TASK DESCRIPTION | Each entry below should be output exactly, apart from its images.

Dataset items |
== Segment start ==
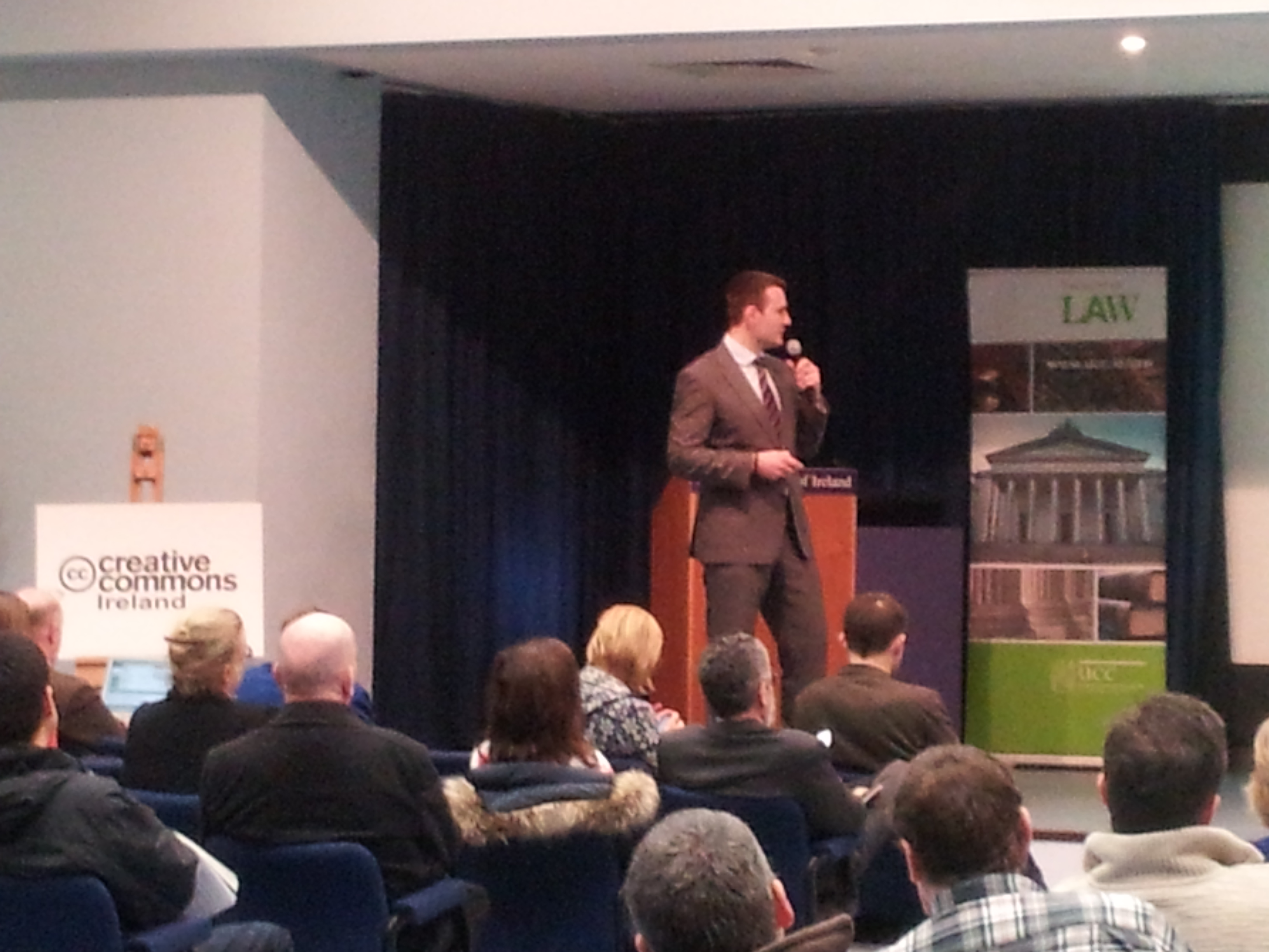 Aidan McCullen, CEO Communicorp Digital
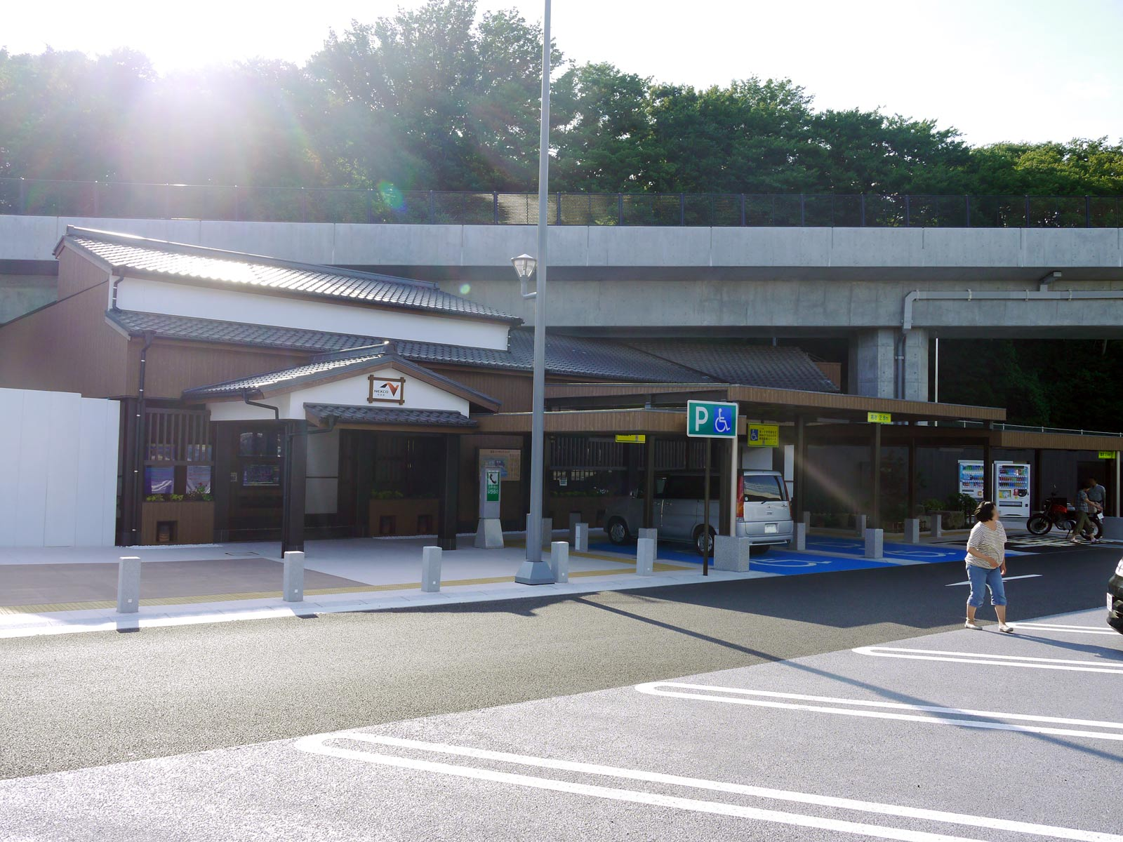 圏央道厚木PA
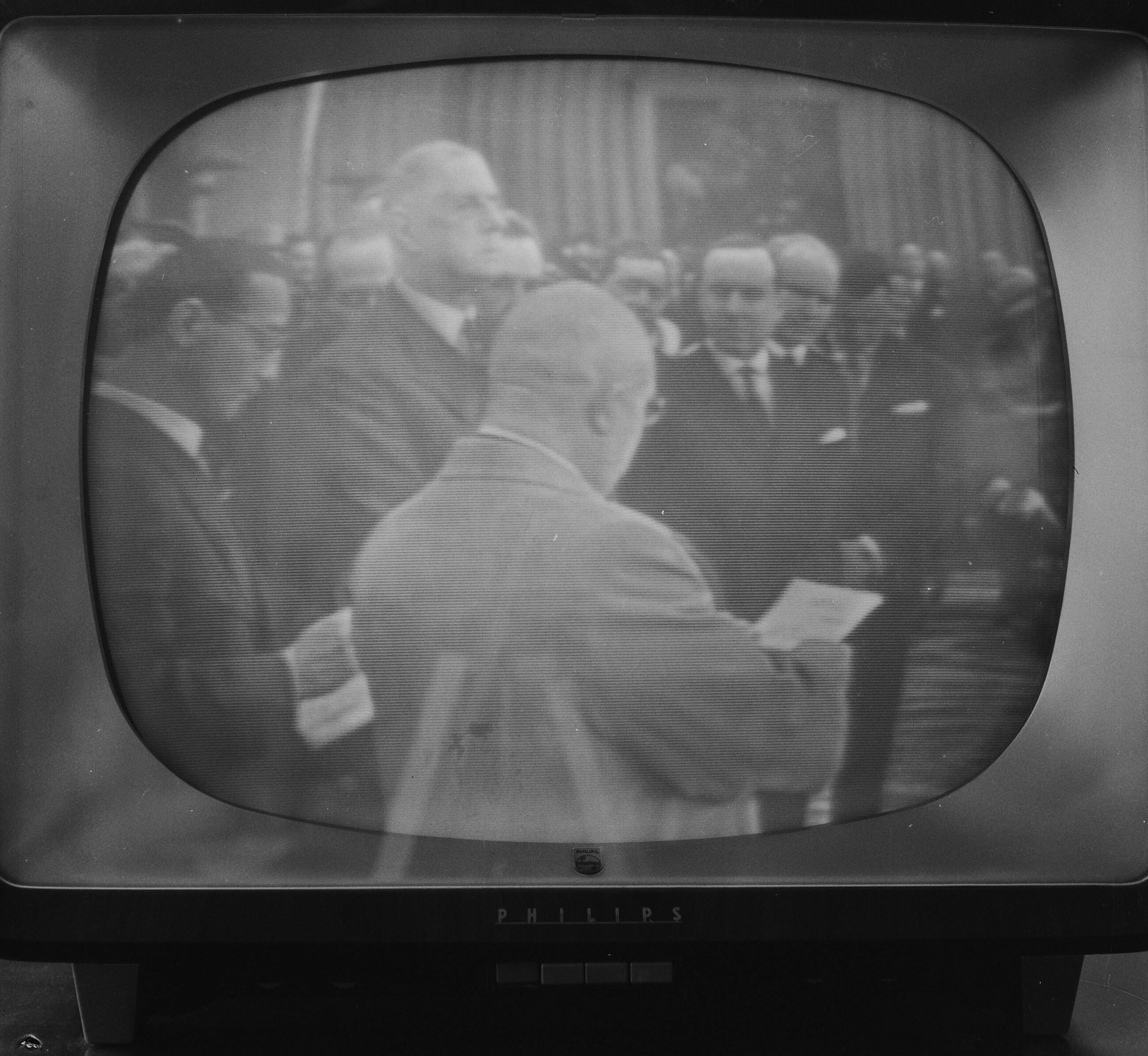 Collectie / Archief : Fotocollectie Anefo Reportage / Serie : [ onbekend ] Beschrijving : Aankomst premier Chroestsjev in Parijs Datum : 23 maart 1960 Locatie : Frankrijk, Parijs Trefwoorden : AANKOMST Persoonsnaam : premier Chroestsjev Fotograaf : Lindeboom, Henk / Anefo Auteursrechthebbende : Nationaal Archief Materiaalsoort : Negatief (zwart/wit) Nummer archiefinventaris : bekijk toegang 2.24.01.03 Bestanddeelnummer : 911-1157
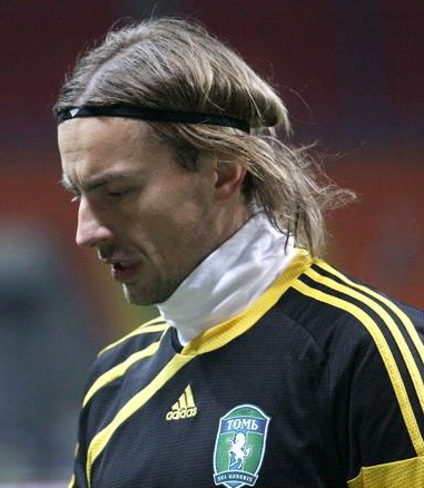 Sergei Pareiko, Estonian goalkeeper.
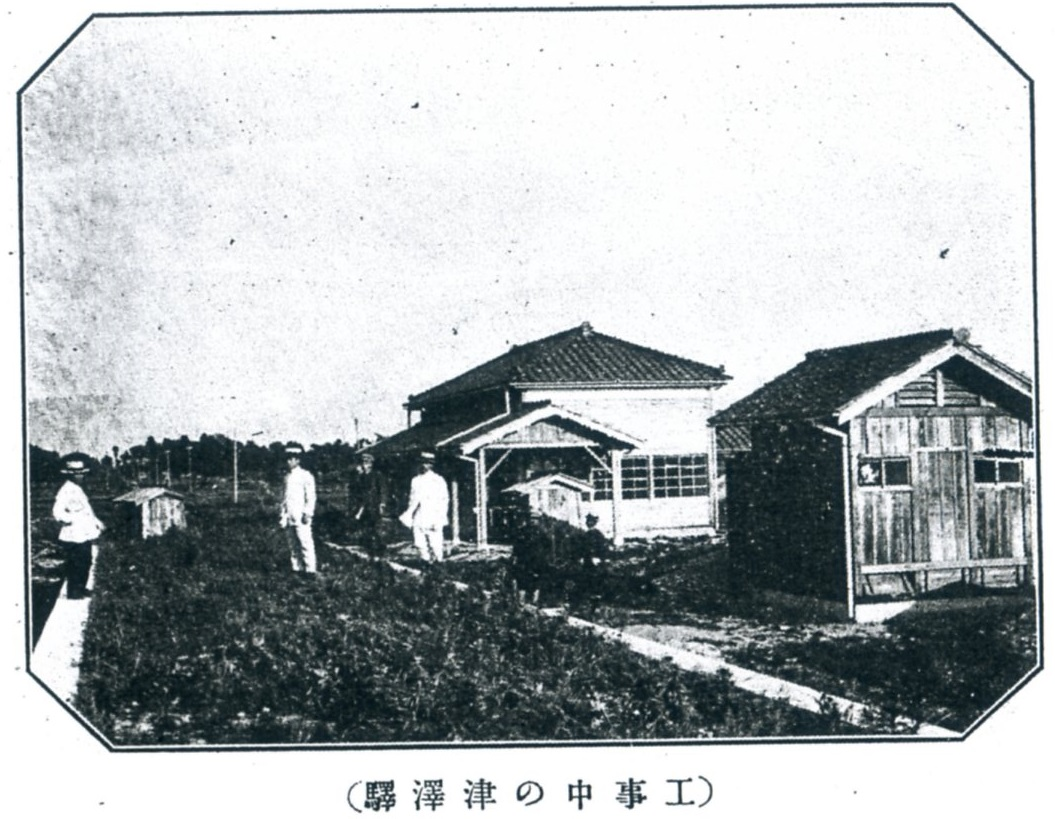 加越鉄道津沢駅
== Segment end ==
ANSWER BOX |
 Aidan McCullen, CEO Communicorp Digital
 圏央道厚木PA
 Collectie / Archief : Fotocollectie Anefo Reportage / Serie : [ onbekend ] Beschrijving : Aankomst premier Chroestsjev in Parijs Datum : 23 maart 1960 Locatie : Frankrijk, Parijs Trefwoorden : AANKOMST Persoonsnaam : premier Chroestsjev Fotograaf : Lindeboom, Henk / Anefo Auteursrechthebbende : Nationaal Archief Materiaalsoort : Negatief (zwart/wit) Nummer archiefinventaris : bekijk toegang 2.24.01.03 Bestanddeelnummer : 911-1157
 Sergei Pareiko, Estonian goalkeeper.
 加越鉄道津沢駅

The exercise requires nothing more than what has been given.